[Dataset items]
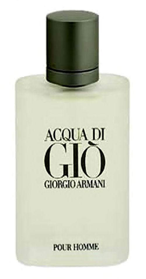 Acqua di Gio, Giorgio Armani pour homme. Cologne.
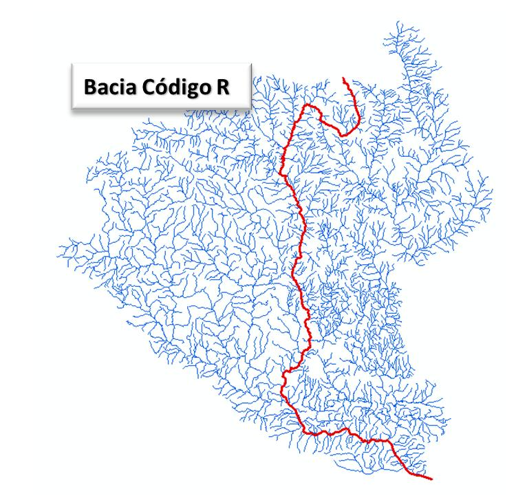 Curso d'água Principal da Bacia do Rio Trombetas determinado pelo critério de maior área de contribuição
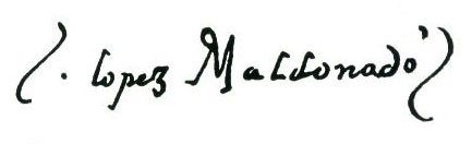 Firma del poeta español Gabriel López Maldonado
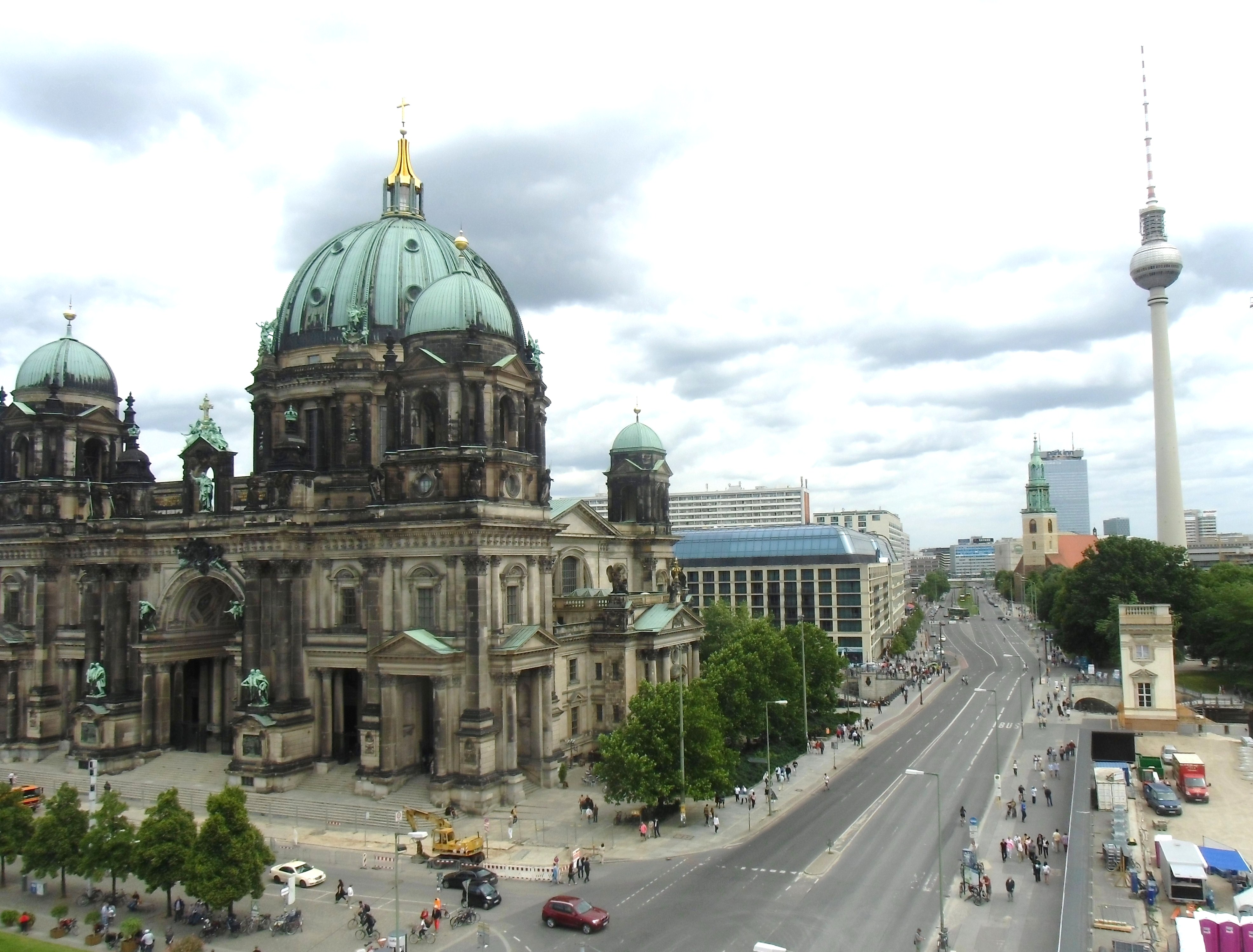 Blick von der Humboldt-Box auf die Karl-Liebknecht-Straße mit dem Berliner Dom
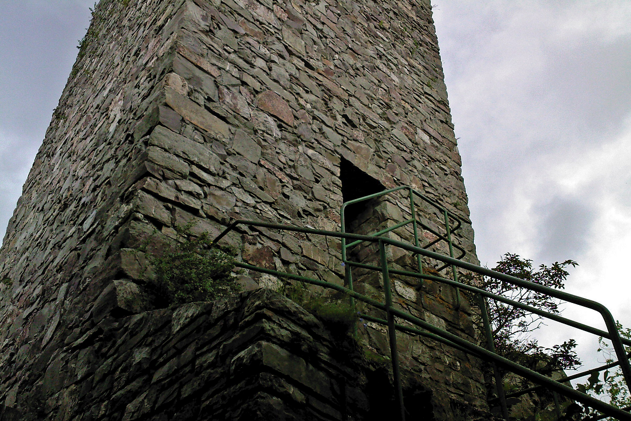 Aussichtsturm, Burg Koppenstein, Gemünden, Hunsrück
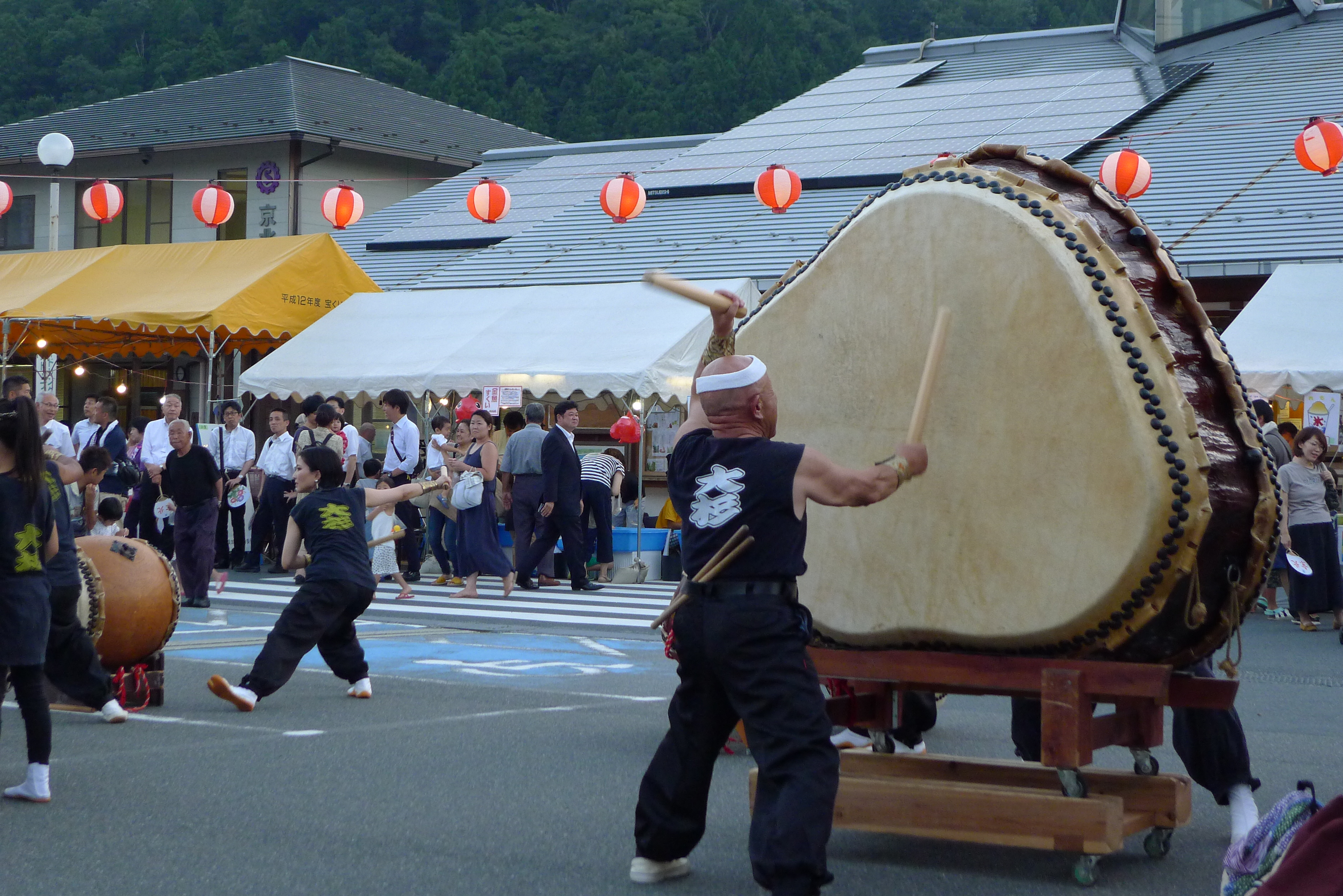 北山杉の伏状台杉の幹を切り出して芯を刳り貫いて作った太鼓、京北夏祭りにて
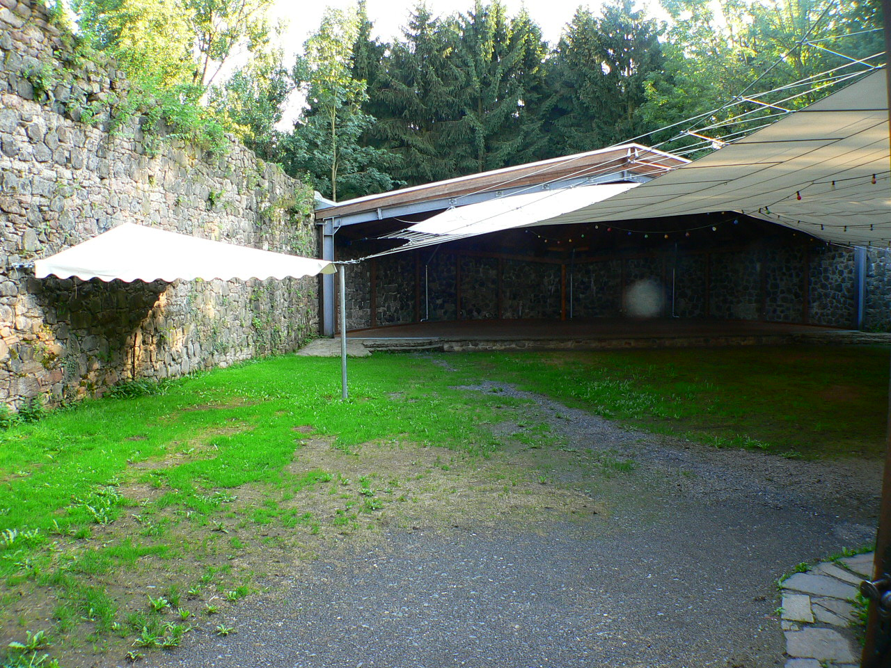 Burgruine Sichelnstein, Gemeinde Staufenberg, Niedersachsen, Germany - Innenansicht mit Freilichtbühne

▶ **WORK ITEM**: When you reach the line containing "Curso d'água Principal" in the entries above, begin restating word for word, and stop once the line containing "Aussichtsturm, Burg Koppenstein, Gemünden, Hunsrück" has been given. Omit the pictures.

▶ **WRITTEN REPLY**:
 Curso d'água Principal da Bacia do Rio Trombetas determinado pelo critério de maior área de contribuição
 Firma del poeta español Gabriel López Maldonado
 Blick von der Humboldt-Box auf die Karl-Liebknecht-Straße mit dem Berliner Dom
 Aussichtsturm, Burg Koppenstein, Gemünden, Hunsrück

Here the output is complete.